Task instructions: Your copy should match the entries exactly, except that it holds no pictures.

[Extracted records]
Start of Block

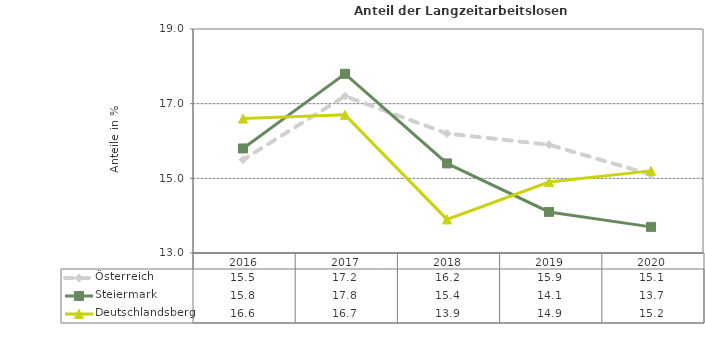
| Category | Österreich | Steiermark | Deutschlandsberg |
|---|---|---|---|
| 2020.0 | 15.1 | 13.7 | 15.2 |
| 2019.0 | 15.9 | 14.1 | 14.9 |
| 2018.0 | 16.2 | 15.4 | 13.9 |
| 2017.0 | 17.2 | 17.8 | 16.7 |
| 2016.0 | 15.5 | 15.8 | 16.6 |

End of Block

Exercise answer:
| Category | Österreich | Steiermark | Deutschlandsberg |
|---|---|---|---|
| 2020.0 | 15.1 | 13.7 | 15.2 |
| 2019.0 | 15.9 | 14.1 | 14.9 |
| 2018.0 | 16.2 | 15.4 | 13.9 |
| 2017.0 | 17.2 | 17.8 | 16.7 |
| 2016.0 | 15.5 | 15.8 | 16.6 |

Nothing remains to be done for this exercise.